First, here are the comments I had on each language:
- Lua – The language is seeing some good activity on GitHub and StackOverflow. It has a solid Tiobe ranking, but more importantly, jobs for Lua are becoming available. The relative trend for Lua is a great indicator that it is ready to go mainstream.
- R – With data analysis and big data becoming a part of every web startup, languages catering to the data crowd will become popular. The job trend data will be the most interesting part to watch here.
- Clojure – While not popular within the Tiobe index, it is popular in some programming circles. In particular, its job trend growth is showing that it could be posed for a big year of adoption.
- Go – Only Tiobe really shows this as a popular language. It is not ranked well in the Dataist Tier, and job trends are not very reliable yet. However, with a parent of Google it may not need purely organic growth.

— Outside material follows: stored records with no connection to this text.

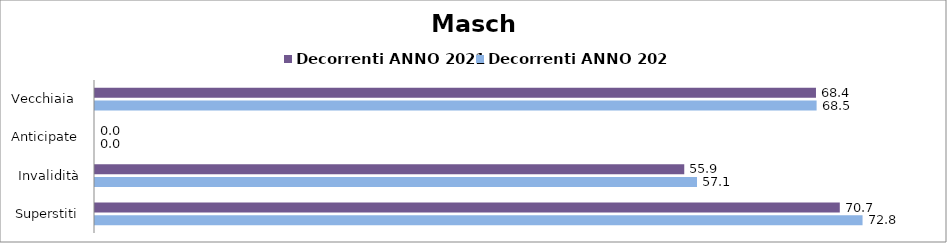
| Category | Decorrenti ANNO 2021 | Decorrenti ANNO 2022 |
|---|---|---|
| Vecchiaia  | 68.42 | 68.48 |
| Anticipate | 0 | 0 |
| Invalidità | 55.92 | 57.13 |
| Superstiti | 70.68 | 72.84 |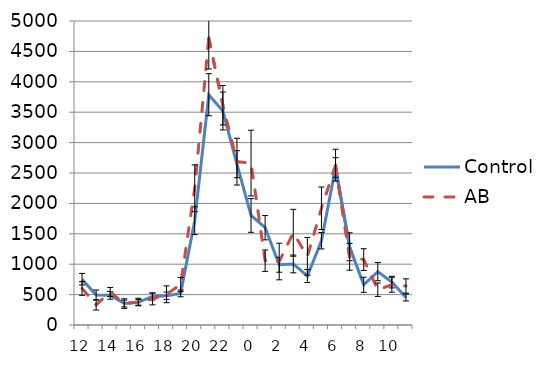
| Category | Control | AB |
|---|---|---|
| 12.0 | 752.9 | 600.956 |
| 13.0 | 493.3 | 330.839 |
| 14.0 | 488.061 | 542.55 |
| 15.0 | 353.239 | 352.161 |
| 16.0 | 372.625 | 377.639 |
| 17.0 | 469.843 | 427.817 |
| 18.0 | 480.743 | 504.678 |
| 19.0 | 520.075 | 666.2 |
| 20.0 | 1715.382 | 2248.967 |
| 21.0 | 3787.293 | 4719.817 |
| 22.0 | 3519.825 | 3614.294 |
| 23.0 | 2644.957 | 2687.05 |
| 0.0 | 1801.568 | 2662.661 |
| 1.0 | 1600.179 | 1058.05 |
| 2.0 | 990.893 | 1044.122 |
| 3.0 | 1004.579 | 1516.578 |
| 4.0 | 805.789 | 1129.894 |
| 5.0 | 1386.204 | 1919.511 |
| 6.0 | 2590.786 | 2628.889 |
| 7.0 | 1286.989 | 1122.006 |
| 8.0 | 661.557 | 1075.172 |
| 9.0 | 877.368 | 580.172 |
| 10.0 | 705.607 | 662.433 |
| 11.0 | 453.232 | 641.383 |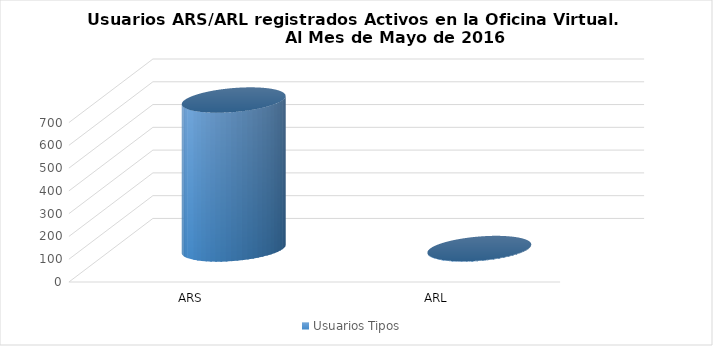
| Category | Usuarios Tipos |
|---|---|
| ARS | 654 |
| ARL | 2 |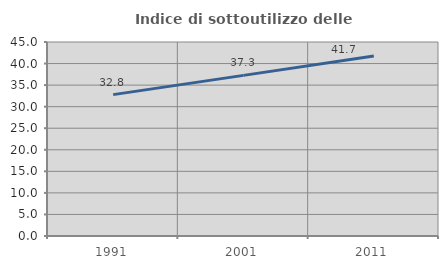
| Category | Indice di sottoutilizzo delle abitazioni  |
|---|---|
| 1991.0 | 32.792 |
| 2001.0 | 37.261 |
| 2011.0 | 41.732 |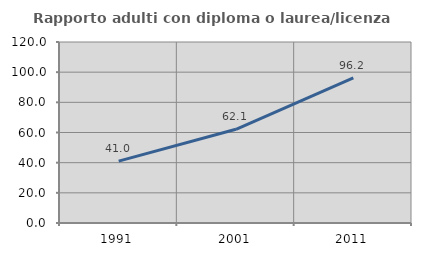
| Category | Rapporto adulti con diploma o laurea/licenza media  |
|---|---|
| 1991.0 | 40.989 |
| 2001.0 | 62.115 |
| 2011.0 | 96.248 |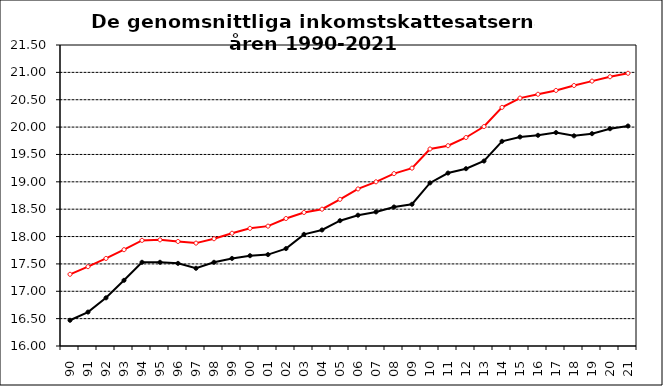
| Category | Series 2 | Series 3 |
|---|---|---|
| 90 | 16.47 | 17.31 |
| 91 | 16.62 | 17.45 |
| 92 | 16.88 | 17.6 |
| 93 | 17.2 | 17.76 |
| 94 | 17.53 | 17.93 |
| 95 | 17.53 | 17.94 |
| 96 | 17.51 | 17.91 |
| 97 | 17.42 | 17.88 |
| 98 | 17.53 | 17.96 |
| 99 | 17.6 | 18.06 |
| 00 | 17.65 | 18.15 |
| 01 | 17.67 | 18.19 |
| 02 | 17.78 | 18.33 |
| 03 | 18.04 | 18.44 |
| 04 | 18.12 | 18.5 |
| 05 | 18.29 | 18.68 |
| 06 | 18.39 | 18.87 |
| 07 | 18.45 | 19 |
| 08 | 18.54 | 19.15 |
| 09 | 18.59 | 19.25 |
| 10 | 18.98 | 19.6 |
| 11 | 19.16 | 19.66 |
| 12 | 19.24 | 19.81 |
| 13 | 19.38 | 20.01 |
| 14 | 19.74 | 20.36 |
| 15 | 19.82 | 20.53 |
| 16 | 19.85 | 20.6 |
| 17 | 19.9 | 20.67 |
| 18 | 19.84 | 20.76 |
| 19 | 19.88 | 20.84 |
| 20 | 19.97 | 20.92 |
| 21 | 20.019 | 20.983 |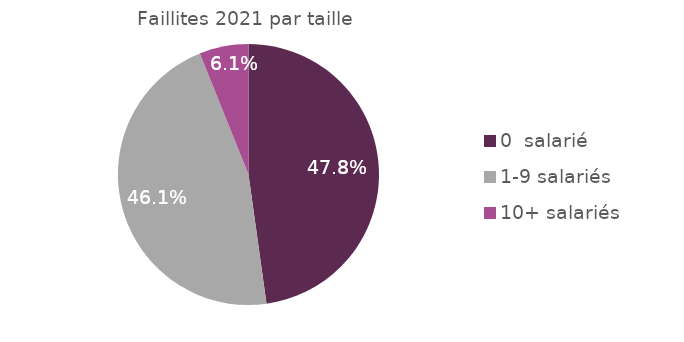
| Category | Faillites 2021 par taille |
|---|---|
| 0  salarié | 0.478 |
| 1-9 salariés | 0.461 |
| 10+ salariés | 0.061 |

- Erlang – This has been around for a few years and has decent trends all around. With the continued growth of real-time technologies like XMPP (eJabberd specifically), PubSubHubbub and others, 2011 could be a year where it becomes the next Python.
- Scala – This is one of the interesting trends. Scala has a very good showing in the Dataist Tier, but is not really ranked in the Tiobe index. With the solid job growth trends and popular adopters (i.e. Twitter), Scala could gain a serious amount of acceptance.
- Groovy – More than anything, I believe Groovy missed its window of opportunity. It is a solid scripting language with decent job growth trends, but how can it differentiate itself from Ruby, Python, Erlang and Scala?
- Scheme – For whatever reason, this language refuses to go away and has even picked up some interest. Without decent job growth, we could be another year away from Scheme breaking out again, at least 30 years after it broke out the first time.
- ActionScript – ActionScript is included in this list because of its high ranking on Tiobe and the Dataist Tier. However, the job trends do not point to good things for the language. It could be a temporary slump, so you should keep an eye on it next year.
So, what happened in 2011? The job trends give us some level of corporate demand. One minor note is that the job data is somewhat noisy and difficult to grab for some languages. Go and R are not in the list because of the difficulty of getting any reasonably sane job demand. Scheme is still included, but it is still fairly noisy data. The following chart shows the
raw demand for the remaining languages:
As you can see, ActionScript continues its decline, and it has started to decline more rapidly. Scheme, even with the noisy data, is fairly flat. Groovy is showing solid growth over the past few years, and Scala demand seems to be increasing quickly. Lua is only showing slight growth, outpacing Erlang and Clojure.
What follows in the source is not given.